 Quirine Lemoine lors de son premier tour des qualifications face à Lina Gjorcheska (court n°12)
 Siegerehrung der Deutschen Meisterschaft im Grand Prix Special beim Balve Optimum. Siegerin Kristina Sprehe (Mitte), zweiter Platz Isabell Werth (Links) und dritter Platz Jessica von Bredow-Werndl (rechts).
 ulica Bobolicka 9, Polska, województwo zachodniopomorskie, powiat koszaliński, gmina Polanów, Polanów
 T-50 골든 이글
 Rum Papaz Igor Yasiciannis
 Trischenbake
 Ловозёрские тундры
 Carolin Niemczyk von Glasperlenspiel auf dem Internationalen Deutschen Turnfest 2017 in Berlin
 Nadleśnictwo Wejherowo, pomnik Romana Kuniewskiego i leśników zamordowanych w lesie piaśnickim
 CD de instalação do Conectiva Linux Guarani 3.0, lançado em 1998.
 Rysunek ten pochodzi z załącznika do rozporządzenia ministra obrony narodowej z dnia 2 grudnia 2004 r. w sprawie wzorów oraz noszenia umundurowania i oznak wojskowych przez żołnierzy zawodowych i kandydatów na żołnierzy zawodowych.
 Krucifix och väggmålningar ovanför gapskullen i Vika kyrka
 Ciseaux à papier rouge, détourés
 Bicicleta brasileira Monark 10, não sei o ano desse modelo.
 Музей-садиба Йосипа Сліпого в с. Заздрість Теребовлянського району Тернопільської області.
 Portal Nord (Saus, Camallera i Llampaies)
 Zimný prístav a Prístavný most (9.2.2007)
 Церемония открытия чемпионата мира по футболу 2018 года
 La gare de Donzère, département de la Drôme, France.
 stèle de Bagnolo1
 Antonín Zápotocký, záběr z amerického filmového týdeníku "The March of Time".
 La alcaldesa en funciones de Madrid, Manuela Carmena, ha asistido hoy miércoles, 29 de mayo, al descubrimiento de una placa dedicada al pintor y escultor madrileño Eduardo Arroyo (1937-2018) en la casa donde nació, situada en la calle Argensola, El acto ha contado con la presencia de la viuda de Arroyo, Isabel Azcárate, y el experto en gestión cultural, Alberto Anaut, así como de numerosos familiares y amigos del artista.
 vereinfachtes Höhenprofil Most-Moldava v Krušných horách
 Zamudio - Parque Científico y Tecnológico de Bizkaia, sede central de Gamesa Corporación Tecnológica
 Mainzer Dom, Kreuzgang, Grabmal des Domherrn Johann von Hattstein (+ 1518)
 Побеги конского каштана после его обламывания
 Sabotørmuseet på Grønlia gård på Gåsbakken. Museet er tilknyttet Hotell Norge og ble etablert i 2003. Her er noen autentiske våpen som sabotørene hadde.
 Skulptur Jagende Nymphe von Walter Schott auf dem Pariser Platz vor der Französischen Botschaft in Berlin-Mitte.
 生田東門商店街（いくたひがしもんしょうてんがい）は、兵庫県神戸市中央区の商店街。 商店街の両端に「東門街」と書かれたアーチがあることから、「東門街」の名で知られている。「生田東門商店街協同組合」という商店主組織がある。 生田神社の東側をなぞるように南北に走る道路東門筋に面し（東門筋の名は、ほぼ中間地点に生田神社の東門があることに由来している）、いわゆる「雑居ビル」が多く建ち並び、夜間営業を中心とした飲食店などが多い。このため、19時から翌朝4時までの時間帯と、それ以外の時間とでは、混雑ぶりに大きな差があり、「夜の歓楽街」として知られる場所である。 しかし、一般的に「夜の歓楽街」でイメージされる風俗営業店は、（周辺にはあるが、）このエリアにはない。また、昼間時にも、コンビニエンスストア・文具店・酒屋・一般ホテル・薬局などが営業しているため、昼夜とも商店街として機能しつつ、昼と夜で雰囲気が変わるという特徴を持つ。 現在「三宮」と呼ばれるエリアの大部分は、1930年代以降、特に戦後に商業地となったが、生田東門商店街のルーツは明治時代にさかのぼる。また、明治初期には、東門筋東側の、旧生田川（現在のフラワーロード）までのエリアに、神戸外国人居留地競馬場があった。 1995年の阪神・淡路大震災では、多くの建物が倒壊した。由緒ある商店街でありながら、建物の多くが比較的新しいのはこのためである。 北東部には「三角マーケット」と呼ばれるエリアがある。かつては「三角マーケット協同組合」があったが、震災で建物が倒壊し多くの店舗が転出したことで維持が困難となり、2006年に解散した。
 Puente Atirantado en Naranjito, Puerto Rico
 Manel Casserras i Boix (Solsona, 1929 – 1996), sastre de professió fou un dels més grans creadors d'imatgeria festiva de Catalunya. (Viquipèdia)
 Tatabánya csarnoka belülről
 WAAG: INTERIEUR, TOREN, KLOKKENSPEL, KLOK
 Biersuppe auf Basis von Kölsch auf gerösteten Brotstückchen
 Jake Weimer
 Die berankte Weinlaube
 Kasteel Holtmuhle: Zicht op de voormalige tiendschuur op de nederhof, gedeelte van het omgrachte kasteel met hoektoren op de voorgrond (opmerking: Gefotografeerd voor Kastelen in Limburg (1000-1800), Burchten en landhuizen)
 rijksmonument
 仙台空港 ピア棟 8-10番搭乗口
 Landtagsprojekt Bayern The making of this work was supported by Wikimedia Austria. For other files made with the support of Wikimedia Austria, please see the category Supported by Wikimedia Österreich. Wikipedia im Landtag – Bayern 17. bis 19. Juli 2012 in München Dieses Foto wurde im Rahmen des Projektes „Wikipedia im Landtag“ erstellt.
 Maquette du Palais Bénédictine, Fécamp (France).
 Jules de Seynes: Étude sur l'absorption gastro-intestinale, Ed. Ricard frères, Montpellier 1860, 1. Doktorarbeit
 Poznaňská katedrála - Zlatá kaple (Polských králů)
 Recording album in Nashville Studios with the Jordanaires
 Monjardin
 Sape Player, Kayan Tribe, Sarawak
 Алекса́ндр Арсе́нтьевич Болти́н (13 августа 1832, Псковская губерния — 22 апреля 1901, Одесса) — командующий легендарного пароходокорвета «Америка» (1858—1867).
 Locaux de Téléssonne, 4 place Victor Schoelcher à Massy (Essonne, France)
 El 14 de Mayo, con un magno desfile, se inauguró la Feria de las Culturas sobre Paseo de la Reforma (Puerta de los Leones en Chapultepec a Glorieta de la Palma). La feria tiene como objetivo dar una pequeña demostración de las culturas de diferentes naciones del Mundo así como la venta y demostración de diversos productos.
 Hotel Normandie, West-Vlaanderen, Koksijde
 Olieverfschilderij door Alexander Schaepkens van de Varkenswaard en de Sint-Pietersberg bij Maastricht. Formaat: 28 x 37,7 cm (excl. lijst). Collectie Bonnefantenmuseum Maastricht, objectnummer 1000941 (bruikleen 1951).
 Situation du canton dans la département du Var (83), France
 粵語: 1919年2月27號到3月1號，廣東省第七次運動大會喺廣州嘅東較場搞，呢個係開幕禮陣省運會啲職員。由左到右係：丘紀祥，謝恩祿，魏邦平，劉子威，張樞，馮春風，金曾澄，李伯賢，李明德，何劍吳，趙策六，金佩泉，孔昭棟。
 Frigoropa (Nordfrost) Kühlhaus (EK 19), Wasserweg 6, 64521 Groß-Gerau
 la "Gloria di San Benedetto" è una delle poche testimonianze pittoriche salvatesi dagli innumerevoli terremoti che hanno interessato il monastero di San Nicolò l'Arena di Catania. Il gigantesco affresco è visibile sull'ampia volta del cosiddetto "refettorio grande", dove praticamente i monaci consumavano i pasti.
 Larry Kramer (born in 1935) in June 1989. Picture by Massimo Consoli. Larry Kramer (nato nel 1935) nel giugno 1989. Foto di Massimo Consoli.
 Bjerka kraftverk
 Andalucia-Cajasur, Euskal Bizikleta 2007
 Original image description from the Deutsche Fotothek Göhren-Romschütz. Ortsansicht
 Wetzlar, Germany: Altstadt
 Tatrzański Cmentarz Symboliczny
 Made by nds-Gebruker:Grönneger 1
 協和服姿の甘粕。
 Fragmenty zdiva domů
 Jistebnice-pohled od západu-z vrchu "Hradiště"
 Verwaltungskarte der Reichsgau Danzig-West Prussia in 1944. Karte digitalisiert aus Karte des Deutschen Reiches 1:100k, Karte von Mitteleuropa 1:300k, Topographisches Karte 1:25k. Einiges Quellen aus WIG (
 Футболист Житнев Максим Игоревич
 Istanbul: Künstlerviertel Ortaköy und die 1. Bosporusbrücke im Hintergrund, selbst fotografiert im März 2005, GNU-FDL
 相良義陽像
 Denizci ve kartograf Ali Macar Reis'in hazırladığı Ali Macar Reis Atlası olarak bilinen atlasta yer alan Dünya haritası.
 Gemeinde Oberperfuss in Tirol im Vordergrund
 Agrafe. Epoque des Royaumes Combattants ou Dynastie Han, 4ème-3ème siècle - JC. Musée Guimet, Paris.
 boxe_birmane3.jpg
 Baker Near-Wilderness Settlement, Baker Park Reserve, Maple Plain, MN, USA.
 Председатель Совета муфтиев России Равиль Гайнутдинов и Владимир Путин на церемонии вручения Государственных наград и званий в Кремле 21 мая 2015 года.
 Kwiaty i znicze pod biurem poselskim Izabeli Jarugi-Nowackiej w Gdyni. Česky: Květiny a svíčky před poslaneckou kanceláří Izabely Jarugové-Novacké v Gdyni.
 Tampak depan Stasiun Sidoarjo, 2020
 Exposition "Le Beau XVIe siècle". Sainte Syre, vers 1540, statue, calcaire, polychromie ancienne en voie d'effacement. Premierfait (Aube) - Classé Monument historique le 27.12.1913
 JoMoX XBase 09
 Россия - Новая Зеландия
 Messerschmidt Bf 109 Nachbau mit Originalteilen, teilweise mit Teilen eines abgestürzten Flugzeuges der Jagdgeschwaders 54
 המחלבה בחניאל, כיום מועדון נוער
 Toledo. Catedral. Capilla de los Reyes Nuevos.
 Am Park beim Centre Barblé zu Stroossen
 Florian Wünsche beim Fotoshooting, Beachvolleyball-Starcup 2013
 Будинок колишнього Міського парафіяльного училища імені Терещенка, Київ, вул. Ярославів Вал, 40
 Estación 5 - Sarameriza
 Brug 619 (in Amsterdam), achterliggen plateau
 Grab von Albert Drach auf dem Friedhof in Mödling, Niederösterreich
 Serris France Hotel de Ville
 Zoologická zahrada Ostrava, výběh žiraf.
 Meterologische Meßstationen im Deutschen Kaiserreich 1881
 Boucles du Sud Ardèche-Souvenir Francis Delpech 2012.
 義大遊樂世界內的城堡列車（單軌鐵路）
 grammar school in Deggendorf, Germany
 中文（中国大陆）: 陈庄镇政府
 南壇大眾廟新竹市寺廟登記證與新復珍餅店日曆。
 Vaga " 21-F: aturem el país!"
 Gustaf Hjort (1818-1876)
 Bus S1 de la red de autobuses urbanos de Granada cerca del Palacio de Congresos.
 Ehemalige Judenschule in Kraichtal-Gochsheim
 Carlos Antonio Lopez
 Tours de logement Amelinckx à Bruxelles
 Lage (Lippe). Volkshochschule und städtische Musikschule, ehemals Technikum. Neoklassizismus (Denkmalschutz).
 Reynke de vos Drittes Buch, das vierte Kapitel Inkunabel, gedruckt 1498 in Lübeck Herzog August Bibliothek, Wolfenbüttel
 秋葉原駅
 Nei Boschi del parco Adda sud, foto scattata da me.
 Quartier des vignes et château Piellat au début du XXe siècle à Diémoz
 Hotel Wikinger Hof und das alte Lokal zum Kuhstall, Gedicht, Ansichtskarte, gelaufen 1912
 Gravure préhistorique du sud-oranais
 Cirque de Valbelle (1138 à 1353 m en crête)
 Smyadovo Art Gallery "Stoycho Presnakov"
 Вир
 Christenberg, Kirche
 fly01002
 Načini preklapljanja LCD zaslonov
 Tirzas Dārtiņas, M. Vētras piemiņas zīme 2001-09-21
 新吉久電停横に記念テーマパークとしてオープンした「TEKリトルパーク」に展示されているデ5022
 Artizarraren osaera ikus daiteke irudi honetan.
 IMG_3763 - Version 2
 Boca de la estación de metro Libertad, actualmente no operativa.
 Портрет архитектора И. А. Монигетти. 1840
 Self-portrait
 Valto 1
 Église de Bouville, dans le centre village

○ ○ ○

EXERCISE INSTRUCTIONS: Pull every line containing the word "with" out of the listing.

COMPLETED EXERCISE:
 Landtagsprojekt Bayern The making of this work was supported by Wikimedia Austria. For other files made with the support of Wikimedia Austria, please see the category Supported by Wikimedia Österreich. Wikipedia im Landtag – Bayern 17. bis 19. Juli 2012 in München Dieses Foto wurde im Rahmen des Projektes „Wikipedia im Landtag“ erstellt.
 Recording album in Nashville Studios with the Jordanaires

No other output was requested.